Are you looking for the best NCERT solutions for class 8 maths chapter 1 exercise 1.1? If your answer is yes, you visited the right website (Skill Awesome).
Rational numbers class 8 Exercise 1.1 provides a comprehensive study of concepts and formulas related to rational numbers and a variety of questions and problems to test students’ understanding of rational numbers. This chapter is an essential part of the syllabus for class 8 maths. Because it lays the foundation for understanding other mathematical concepts and operations. Which students will have to face in higher classes?
The questions in this exercise cover a wide range of topics, including identifying rational and irrational numbers, converting fractions to decimals, and performing arithmetic operations with rational numbers.
It is an excellent resource for the students as we provide solutions to all the questions one by one. The solutions are written in a clear and concise manner, making it easy for the students to understand and follow.

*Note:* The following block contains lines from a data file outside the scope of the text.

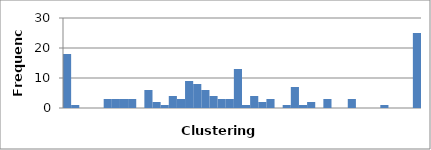
| Category | 18 |
|---|---|
| 0.0 | 18 |
| 0.023255813953488372 | 1 |
| 0.046511627906976744 | 0 |
| 0.06976744186046512 | 0 |
| 0.09302325581395349 | 0 |
| 0.11627906976744186 | 3 |
| 0.13953488372093023 | 3 |
| 0.16279069767441862 | 3 |
| 0.18604651162790697 | 3 |
| 0.20930232558139533 | 0 |
| 0.2325581395348837 | 6 |
| 0.25581395348837205 | 2 |
| 0.2790697674418604 | 1 |
| 0.30232558139534876 | 4 |
| 0.3255813953488371 | 3 |
| 0.3488372093023255 | 9 |
| 0.37209302325581384 | 8 |
| 0.3953488372093022 | 6 |
| 0.41860465116279055 | 4 |
| 0.4418604651162789 | 3 |
| 0.46511627906976727 | 3 |
| 0.4883720930232556 | 13 |
| 0.511627906976744 | 1 |
| 0.5348837209302324 | 4 |
| 0.5581395348837208 | 2 |
| 0.5813953488372092 | 3 |
| 0.6046511627906976 | 0 |
| 0.627906976744186 | 1 |
| 0.6511627906976745 | 7 |
| 0.6744186046511629 | 1 |
| 0.6976744186046513 | 2 |
| 0.7209302325581397 | 0 |
| 0.7441860465116281 | 3 |
| 0.7674418604651165 | 0 |
| 0.790697674418605 | 0 |
| 0.8139534883720934 | 3 |
| 0.8372093023255818 | 0 |
| 0.8604651162790702 | 0 |
| 0.8837209302325586 | 0 |
| 0.906976744186047 | 1 |
| 0.9302325581395354 | 0 |
| 0.9534883720930238 | 0 |
| 0.9767441860465123 | 0 |
| 1.0 | 25 |

Let’s find out all the answers to ncert solutions for class 8 maths chapter 1
What is rational numbers?
In my opinion, a rational number is a fractional number, where we put the numerator and denominator as integers, and the denominator is not equal to zero. It is part of the real number system, which also includes irrational numbers, such as the square root of 2 or pi.
In 8th-grade math, students learn about rational numbers and their properties, including how to add, subtract, multiply, and divide them. They also learn about equivalent fractions and simplifying fractions. Understanding it is an important foundation for more advanced mathematical concepts, such as algebra and calculus.
Let’s start with ncert solutions for class 8 Maths chapter 1
NCERT Solutions for Class 8 Maths Chapter 1 Exercise 1.1 Solutions
Q1. Using appropriate properties find.
Q2. Write the additive inverse of each of the following:
Q3. Verify that: -(-x) = x for:
Q4. Find the multiplicative inverse of the following:
Q5. Name the property under multiplication used in each of the following:
Q6. Multiply 6/13 by the reciprocal of -7/16:
Q7. Tell what property allows you to compute:
Q8. Is 8/9 the multiplicative inverse of -1+(1/8) ? Why or Why not?:
Q9. If 0.3 the multiplicative inverse of 3+(1/3) ? Why or why not?:
Q11. Fill in the blanks:
- Chapter 1 Ex 1.2 Solutions
- Rational Numbers Key Facts
- MCQ Questions & Answers
- Extra Questions
- Online Test
FAQ on NCERT solutions for class 8 maths chapter 1
Write three rational numbers between 2 and 3.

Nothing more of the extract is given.